Vocatus atque non vocatus deus aderit. 

Called or not called, the god will be there. 

C. G.. Jung's ex libris with the motto that appears over the door of his Kusnacht residence and on his gravestone.

The ancient Roman poet, Ovid, tells us that once upon a time...

The Travelers

The gods were quite concerned that they were being ignored. So Jupiter (the chief ruling god of thunder) and Mercury (the messenger god) visited the earth disguised as poor, beggarly travelers. Jupiter and Mercury quickly discovered that - no matter what door they knocked on - the people living in the home abruptly, rudely turned them away...

Finally... the two gods came upon the ramshackle hut of a poor, elderly couple. The elderly couple's names were Philemon (loving disposition) and Baucis (tender). And although Philemon and Baucis were incredibly poor, they welcomed the two strangers into their home and shared what little they had with the visitors.

The Wish

The next day, Jupiter and Mercury revealed to Philemon and Baucis who they were. Grateful for being welcomed into the elderly couple's home, the gods rewarded the old couple with one wish. Much in character, the humble couple's only wish was to be allowed to stay together until death and also beyond.

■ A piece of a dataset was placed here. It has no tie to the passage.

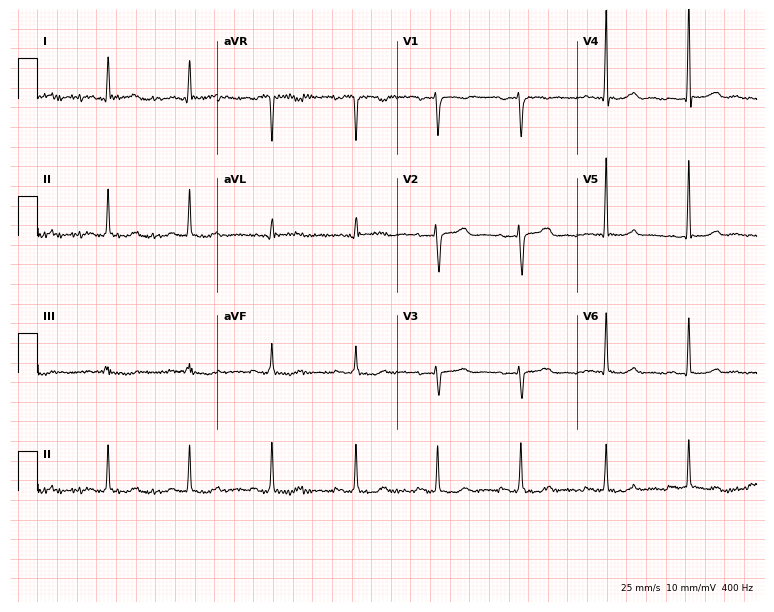
Resting 12-lead electrocardiogram (7.3-second recording at 400 Hz). Patient: a female, 44 years old. Read as a normal ECG.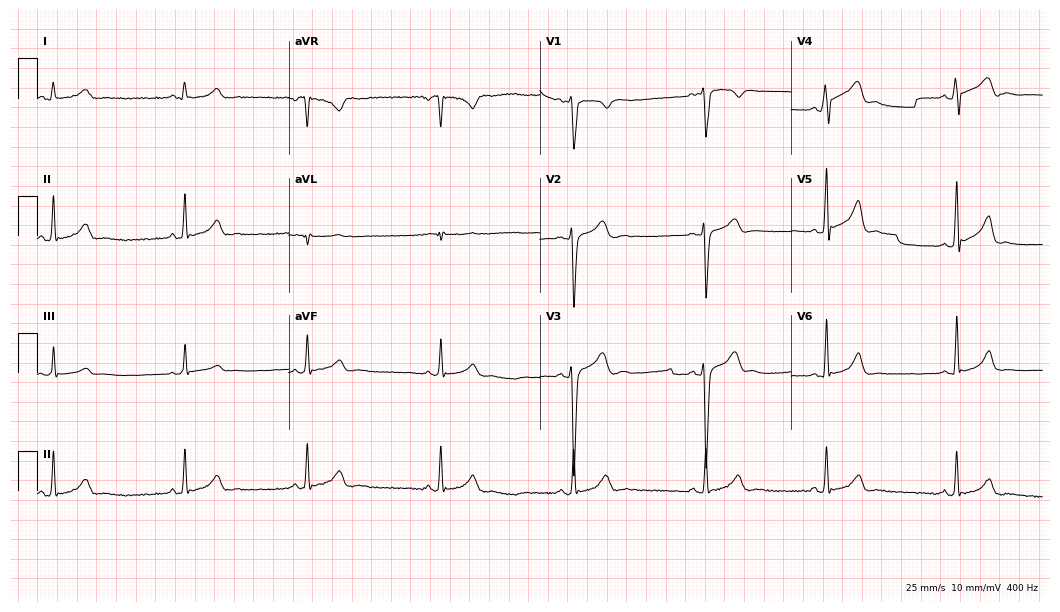
12-lead ECG from a 24-year-old male patient. No first-degree AV block, right bundle branch block, left bundle branch block, sinus bradycardia, atrial fibrillation or sinus tachycardia recorded for this tracing. Findings outside these six are not listed.

Jupiter and Mercury granted the couple's wish. Instantly the ramshackle hut was transformed into magnificent temple - where, for the rest of their lives, Philemon and Baucis served as priest and priestess to the gods. When the kindly couple reached the end of their lives, they died at the same time and were transformed into two trees standing side by side. The trees stood so close to one another that their branches were entwined in an eternal embrace.

What happened to all the many people who'd refused Jupiter and Mercury shelter? They were then drowned in a great flood and thus repaid for their godlessness.

The Archetype

The archetypal motif of the gods visiting earth disguised as poor, unknown visitors is quite common among differing cultures and religions. In the Judeo Christian tradition (for example), the unknown visitors are most often identified as being angels. And the New Testament Book of Hebrews strictly cautions us to be kind to strangers because we may be entertaining angels unaware.

Called or not called, the god (the archetype) will be there.

The Moral of the Story

In her book "Archetypal Dimensions of the Psyche" Marie-Louise von Franz tells us:

"It seems to me to be one of the greatest contributions of Jung and his work that it taught us to keep our door open to the "unknown visitor." He (Jung) also tried to teach us an approach through which we can avoid the wrath of this visitor, which every frivolous, haughty, or greedy host in the folk tales brought down on himself. For it depends only on ourselves whether this coming of the gods becomes a blessed visit or a fell disaster."

Called or not called, the god will be there... and the question is: Will you welcome the god or turn the god away?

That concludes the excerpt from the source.